--- EXERCISE GOAL ---
Could you retype exactly the lines below between the one holding "Entrée du bâtiment" and the one holding "Trondheim kunstmuseum sett", inclusive, leaving out any pictures?

--- SUPPLIED DATA ---
>>>>>

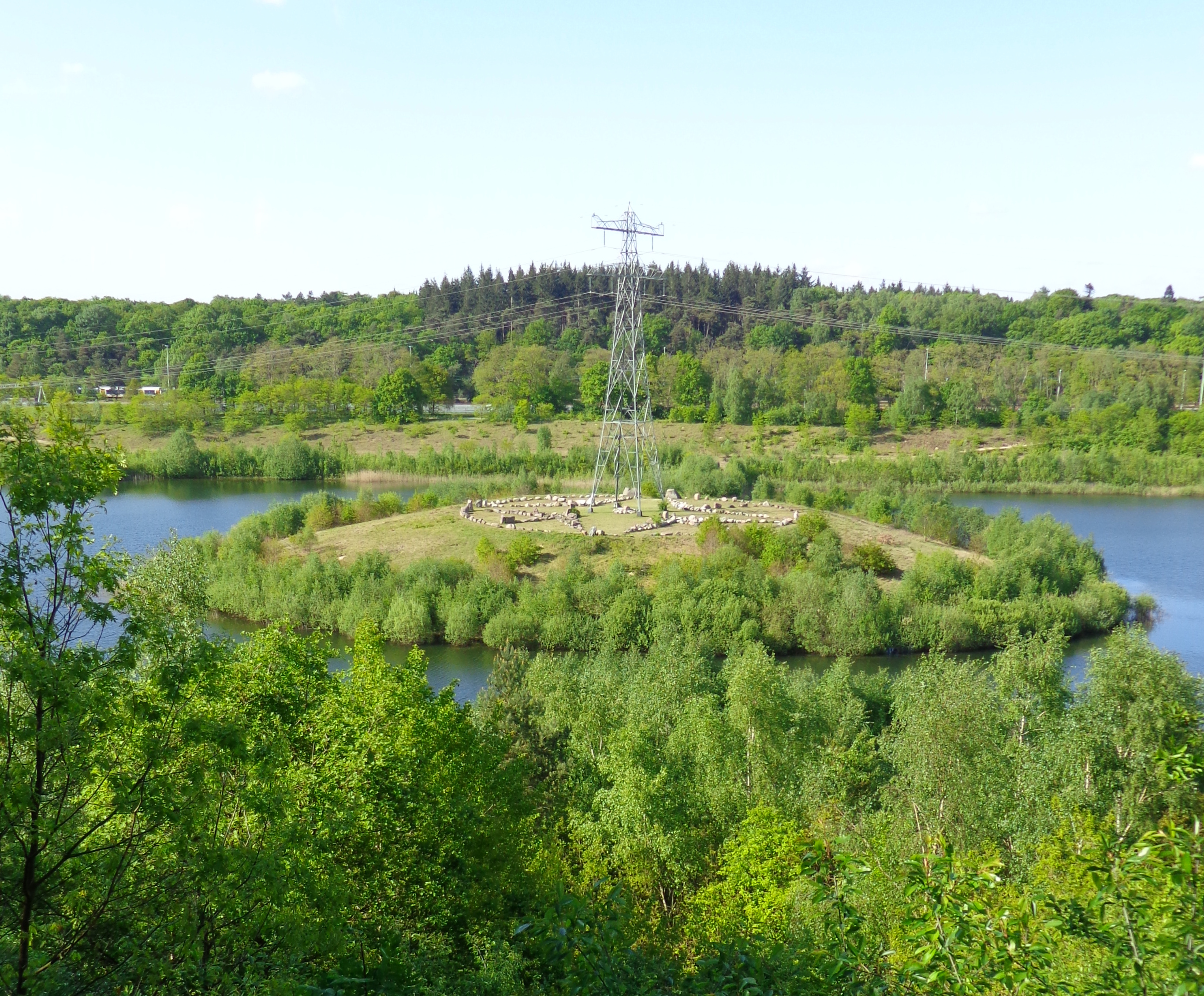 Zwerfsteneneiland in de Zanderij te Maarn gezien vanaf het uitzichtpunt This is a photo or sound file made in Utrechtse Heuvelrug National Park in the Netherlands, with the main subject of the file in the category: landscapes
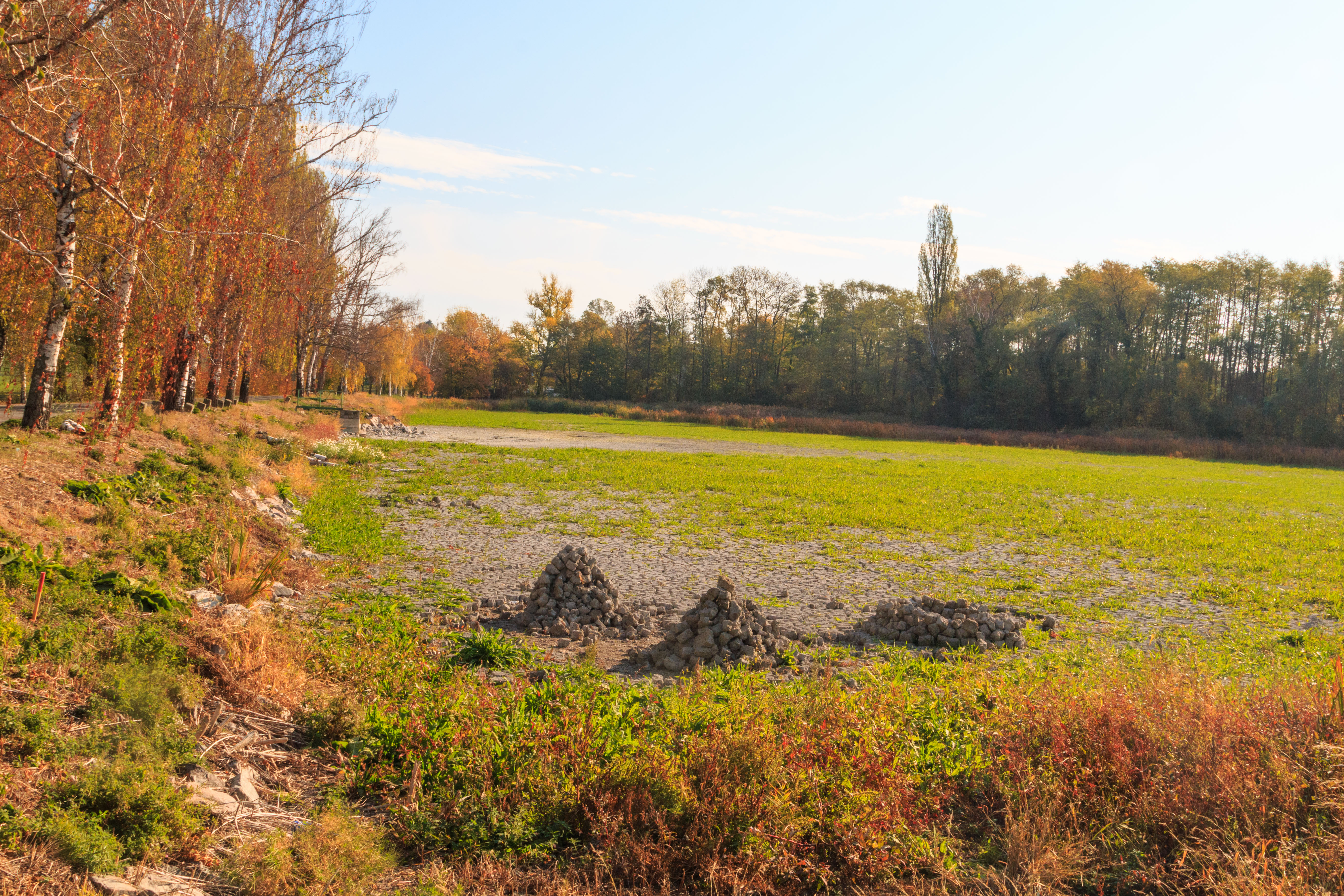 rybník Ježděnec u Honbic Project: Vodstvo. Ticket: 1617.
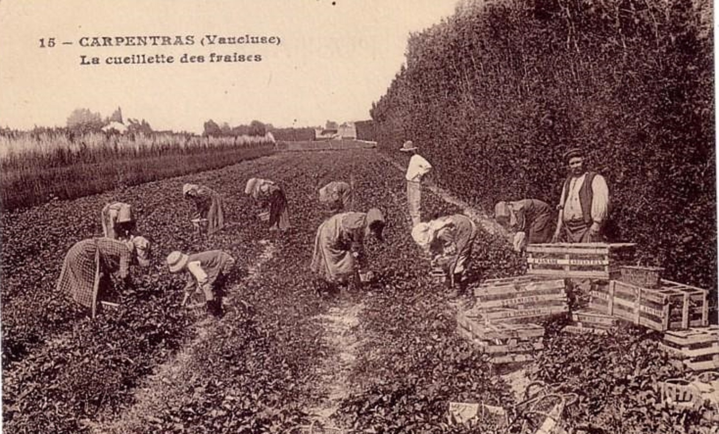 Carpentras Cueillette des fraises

<<<<<
>>>>>

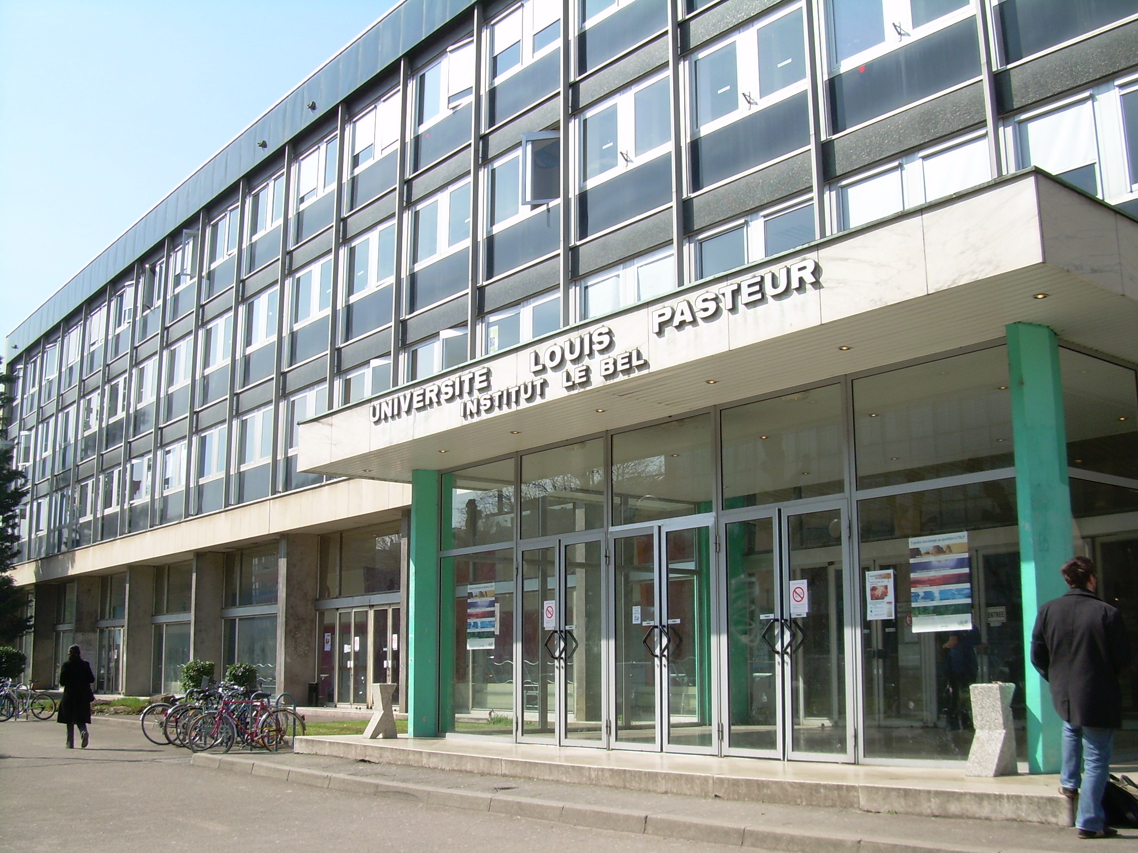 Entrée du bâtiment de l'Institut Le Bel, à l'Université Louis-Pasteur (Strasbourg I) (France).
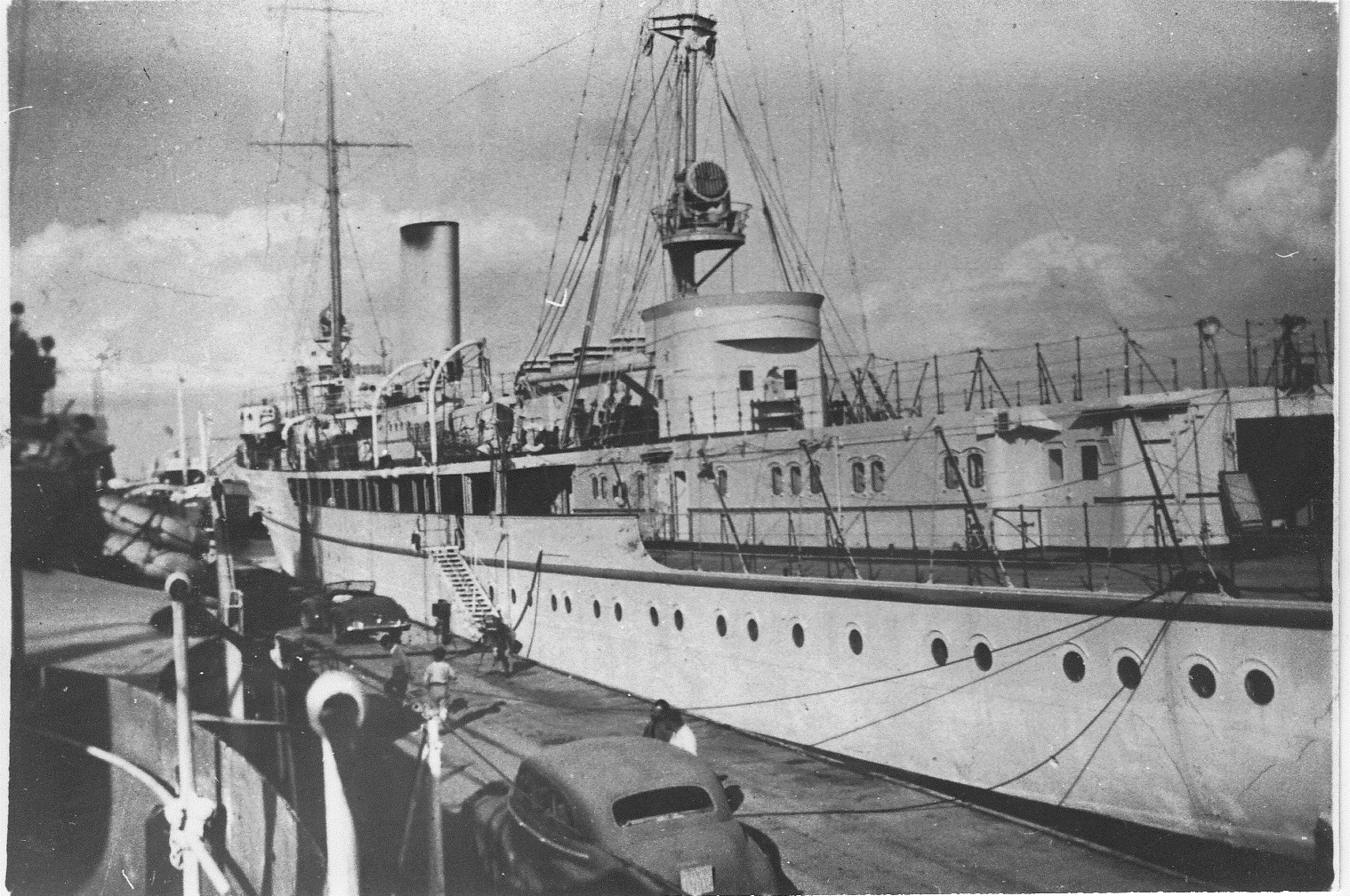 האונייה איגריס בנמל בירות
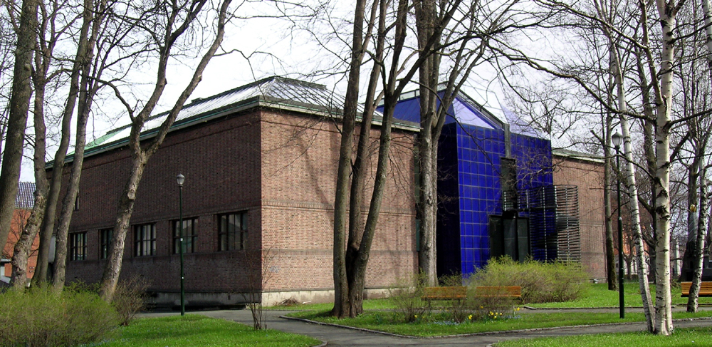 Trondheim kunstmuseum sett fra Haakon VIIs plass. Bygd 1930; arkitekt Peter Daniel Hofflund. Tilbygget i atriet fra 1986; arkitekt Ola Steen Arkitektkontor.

<<<<<

--- EXERCISE RESULT ---
 Entrée du bâtiment de l'Institut Le Bel, à l'Université Louis-Pasteur (Strasbourg I) (France).
 האונייה איגריס בנמל בירות
 Trondheim kunstmuseum sett fra Haakon VIIs plass. Bygd 1930; arkitekt Peter Daniel Hofflund. Tilbygget i atriet fra 1986; arkitekt Ola Steen Arkitektkontor.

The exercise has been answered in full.